日本公認会計士協会(JICPA)は、財務諸表監査の際に監査人がITに関するリスクについて注意すべき事例をまとめたQ&A形式の文書を公開した。財務諸表監査の際のシステム監査と情報セキュリティ監査の違いや、ERP(統合基幹業務システム)パッケージ利用時のリスク評価方法の例など、35のQ&Aで構成する。監査時の注意点を把握できるので、財務諸表監査と併せて実施するJ-SOX(内部統制報告制度)の監査を受ける側にも参考になる。JICPAのWebページから無償で入手できる。
文書の名称は、IT委員会研究報告第42号「IT委員会実務指針第6号『ITを利用した情報システムに関する重要な虚偽表示リスクの識別と評価及び評価したリスクに対応する監査人の手続について』に関するQ&A」。企業の情報システムについて監査人がその環境を把握する手順や、システムの開発・運用体制に関する統制であるIT全般統制に不備があった場合の対処などの例をQ&A形式で説明している。
企業のシステム環境の把握に関しては、「入力データの承認が、電子承認で実施されている場合の監査上の留意点は何か」「販売アプリケーションと会計アプリケーションのインタフェースの有効性をどう検証するか」といった16のQ&Aを記載。IT全般統制では、「1人でシステム管理を担当しており、開発担当者と保守・運用担当者の職務を分離していない場合に想定されるリスクの評価および対応例は」といった七つのQ&Aを用意している。スプレッドシートやアウトソーシングに関するQ&Aもある。
IT委員会研究報告第42号は、JICPAが2011年12月22日に公表したIT委員会実務指針第6号「ITを利用した情報システムに関する重要な虚偽表示リスクの識別と評価及び評価したリスクに対応する監査人の手続について」を補完する位置付けの文書だ。

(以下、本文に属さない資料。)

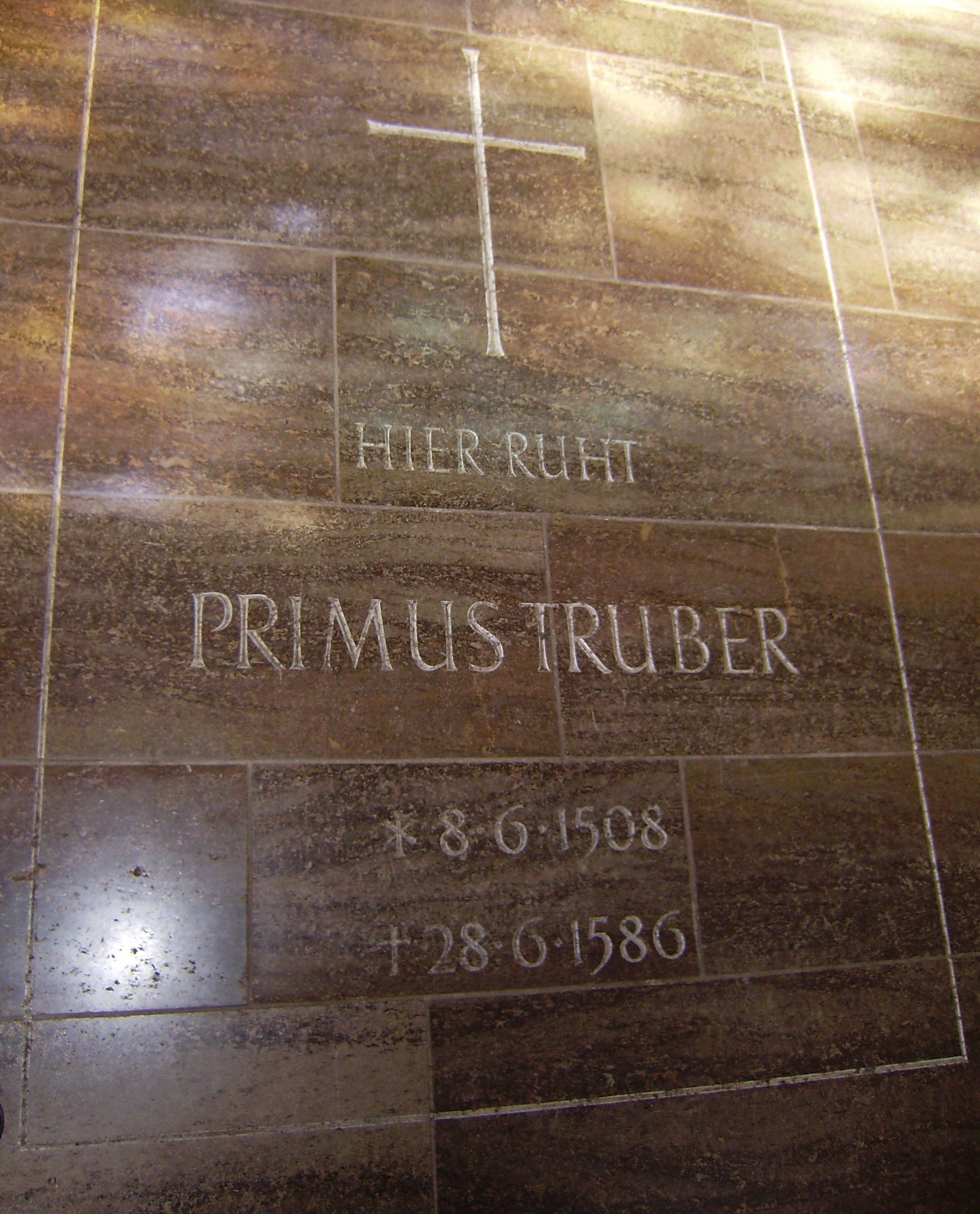 Grob Primoža Trubarja v Derendingenu
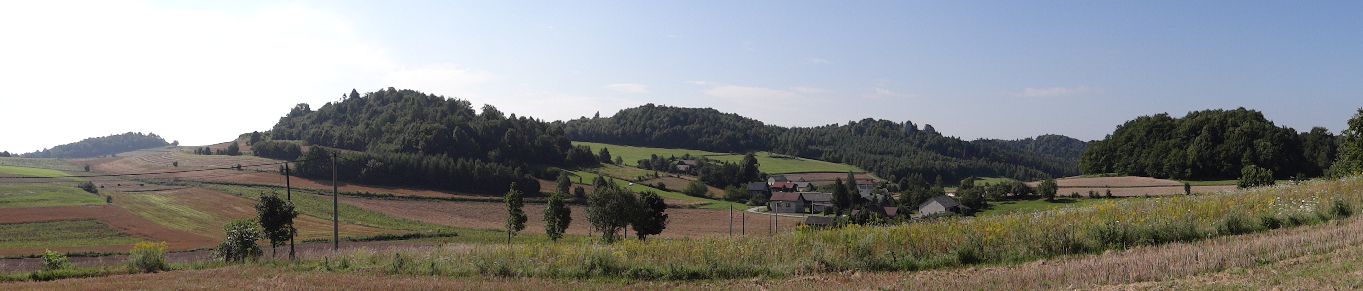 Dolina osady Podlesie w Smoleniu
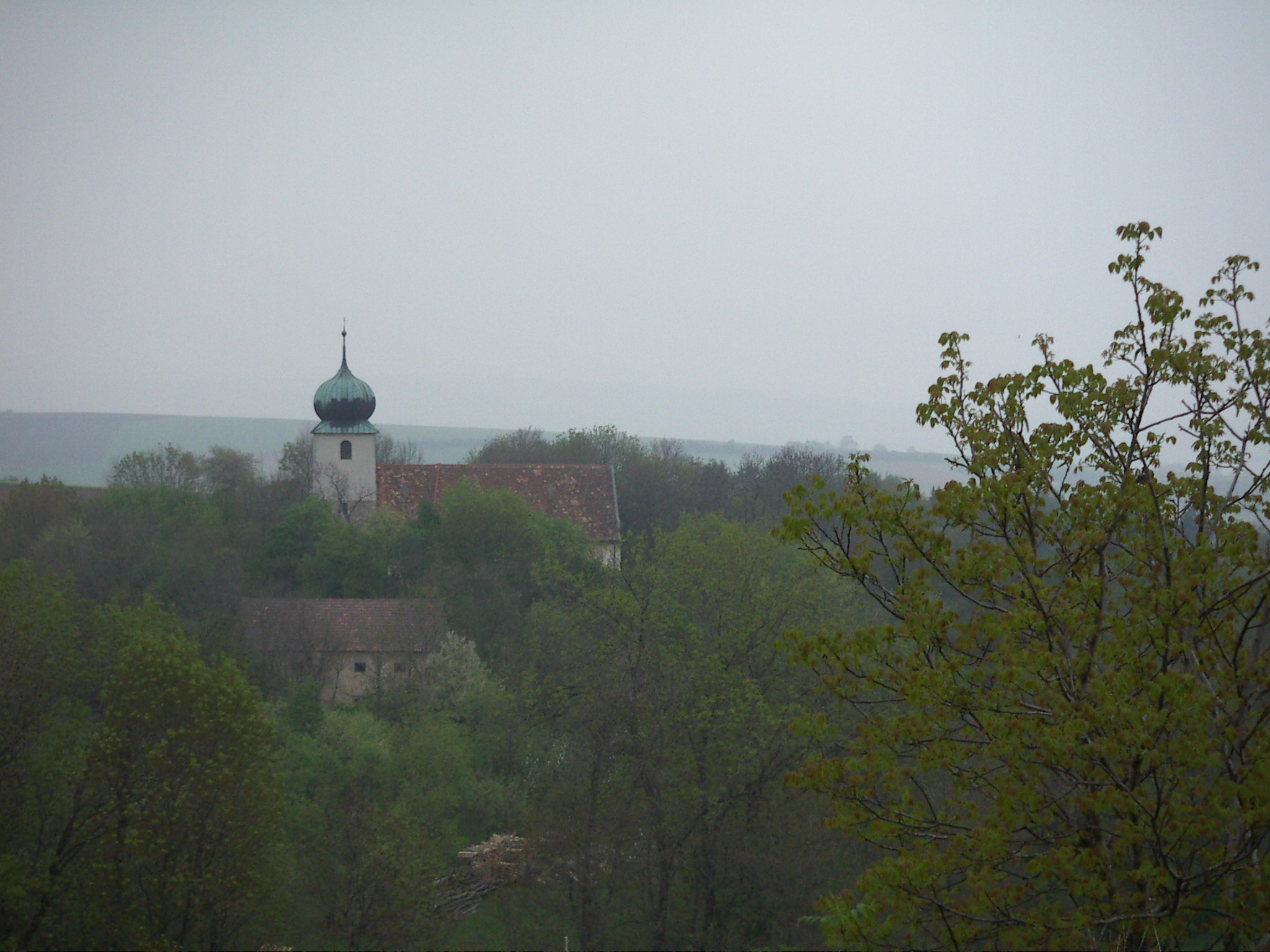 Pfarrkirche Herrnleis

IT委員会実務指針第6号は、財務諸表監査時の情報システムを利用している企業のリスク評価の考え方を示している。IT委員会実務指針第6号もJICPAのWebページから無償で入手できる。
JICPAは、監査基準委員会の新起草方針に基づく最終報告書の公表に合わせて関連文書を改定している最中だ。IT委員会研究報告第42号の公表に伴い、IT委員会研究報告第31号「IT委員会報告第3号「財務諸表監査における情報技術(IT)を利用した情報システムに関する重要な虚偽表示リスクの評価および評価したリスクに対応する監査人の手続について」Q&A」を廃止した。IT委員会研究報告第31号はJ-SOX対応において、企業の情報システム部門の参考書といわれた文書である(関連記事:「開発と運用の担当者が同じ場合、内部統制をどう評価するか」、公認会計士協会がQ&A追加)。
同様に、IT委員会実務指針第6号の公表によって、IT委員会報告第3号「財務諸表監査における情報技術(IT)を利用した情報システムに関する重要な虚偽表示リスクの評価及び評価したリスクに対応する監査人の手続について」が廃止になった。